Bayes Transition PLL is a novel algorithm for partial-label learning, inspired by advancements in noisy label learning. This project introduces a Bayesian transition approach to improve robustness and accuracy in handling ambiguous and noisy labels.
- Objective: Develop a Bayesian transition matrix-based method to enhance partial-label learning.
- Key Contributions:
- Innovative algorithm combining noisy label learning techniques with partial-label learning.
- Focus on robust statistical modeling and rigorous mathematical foundations.
- Implementation validated on benchmark datasets.
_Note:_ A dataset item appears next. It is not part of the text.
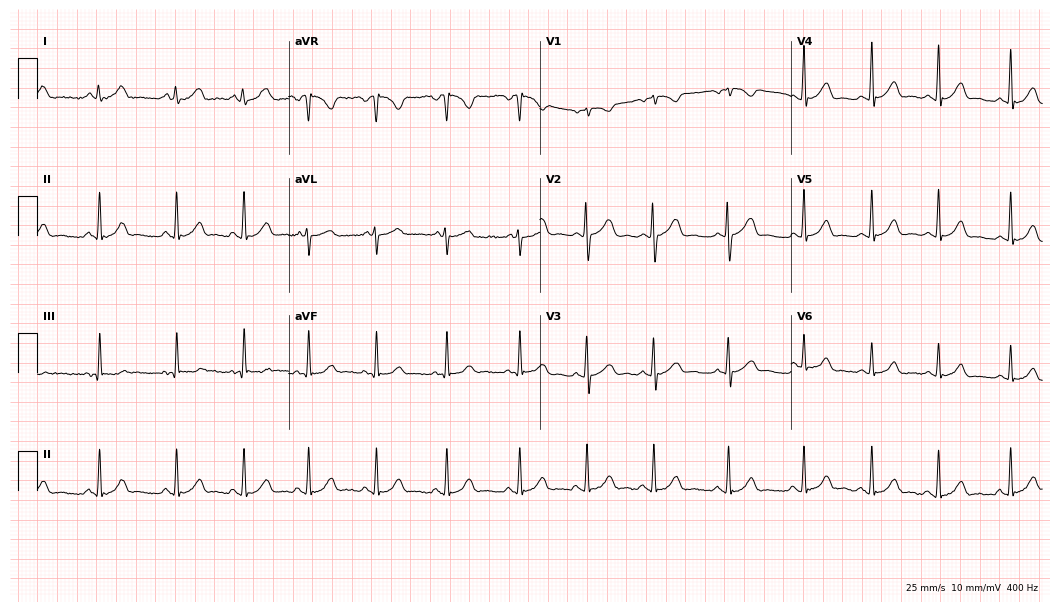
12-lead ECG from a 19-year-old female patient. Labelled as a normal ECG.

├── datasets/ # Data files for training and evaluation
├── utils/ # Auxiliary algorithms
├── loss.py # Custom loss functions using Bayesian transitions
├── main.py # Main training and evaluation script
├── resnet.py # Backbone ResNet model
├── resnet_bayes.py # Bayesian ResNet implementation
└── README.md # Project documentation
- Clone the repository:
git clone https://github.com/KevinCarpricorn/Transition_Matrix_PLL.git
cd Transition_Matrix_PLL
- Run training:
python main.py --epochs 50 --batch_size 32 --lr 0.001
The proposed algorithm demonstrates:
- High accuracy and robustness in partial-label learning tasks.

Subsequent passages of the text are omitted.